[SUPPLIED ENTRIES Boundary: Start]

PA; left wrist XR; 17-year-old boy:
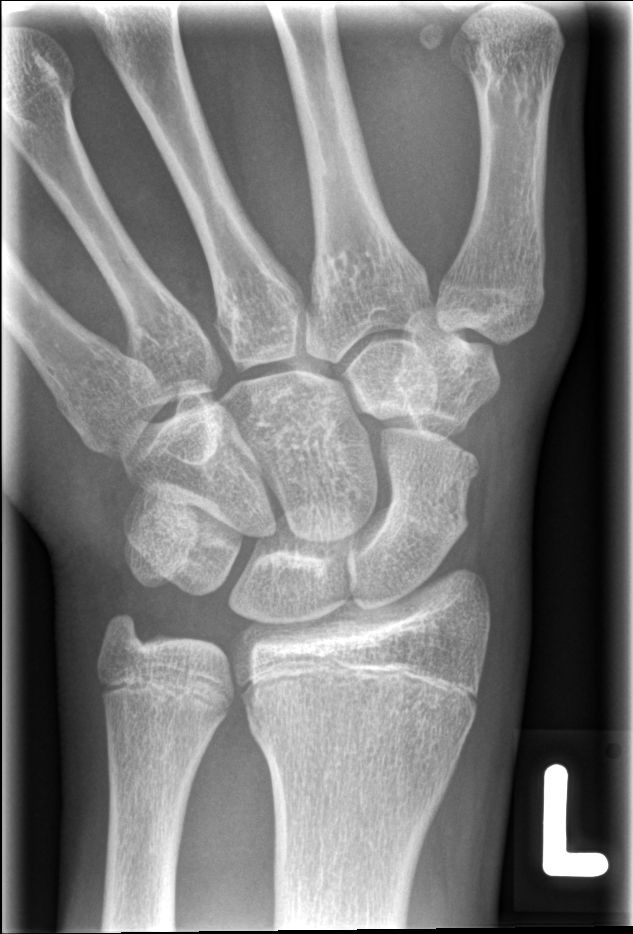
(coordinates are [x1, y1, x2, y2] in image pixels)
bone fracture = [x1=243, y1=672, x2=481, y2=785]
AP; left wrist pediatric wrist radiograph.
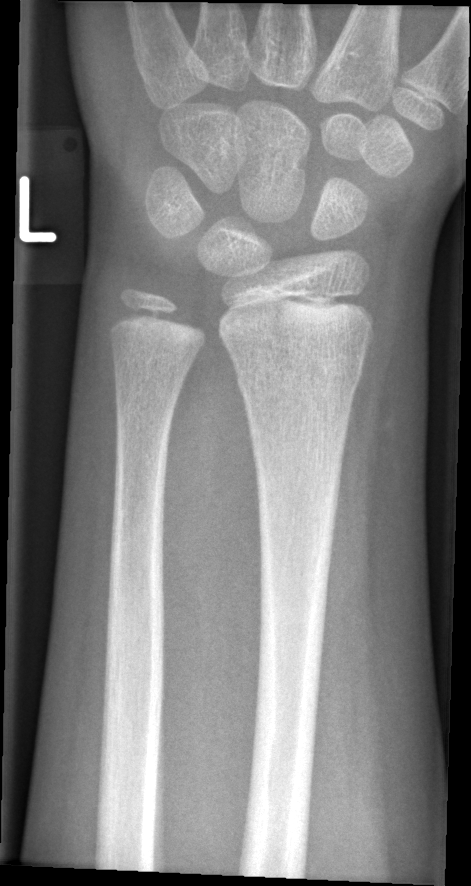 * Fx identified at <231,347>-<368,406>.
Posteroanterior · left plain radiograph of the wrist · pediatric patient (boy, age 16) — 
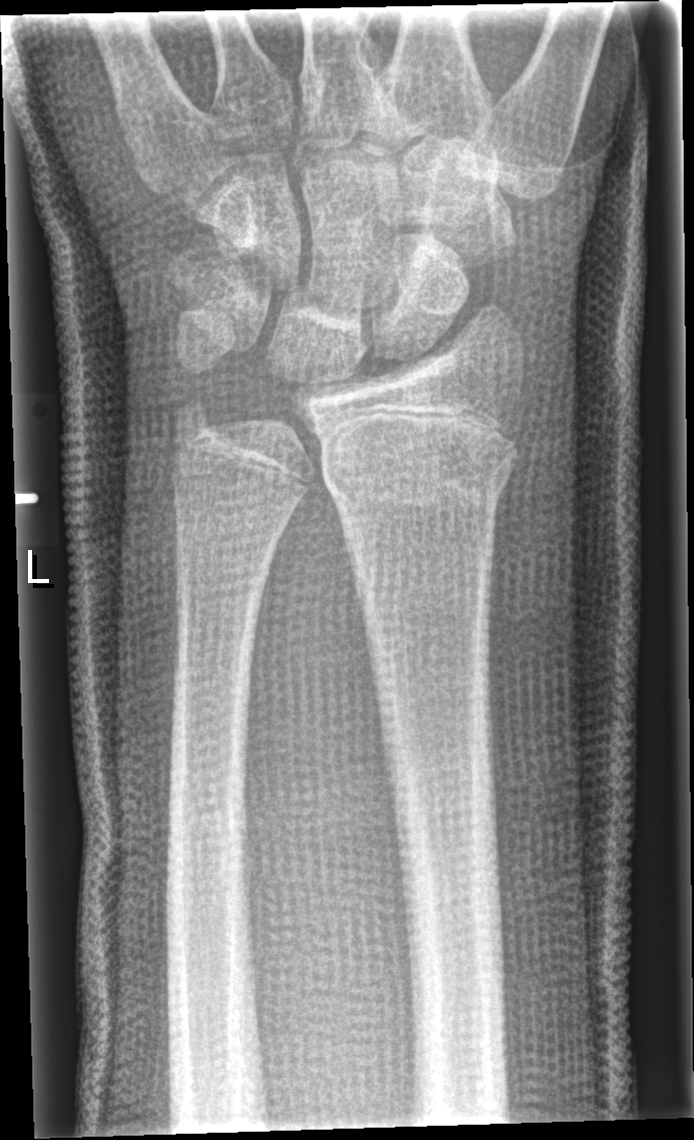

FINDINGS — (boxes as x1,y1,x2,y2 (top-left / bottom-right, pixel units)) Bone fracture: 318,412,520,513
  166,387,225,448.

[SUPPLIED ENTRIES Boundary: End]

DESCRIPTION OF THE TASK:
Among the lines above, find those holding "fracture" and copy each one.

EXERCISE RESULT:
bone fracture = [x1=243, y1=672, x2=481, y2=785]
FINDINGS — (boxes as x1,y1,x2,y2 (top-left / bottom-right, pixel units)) Bone fracture: 318,412,520,513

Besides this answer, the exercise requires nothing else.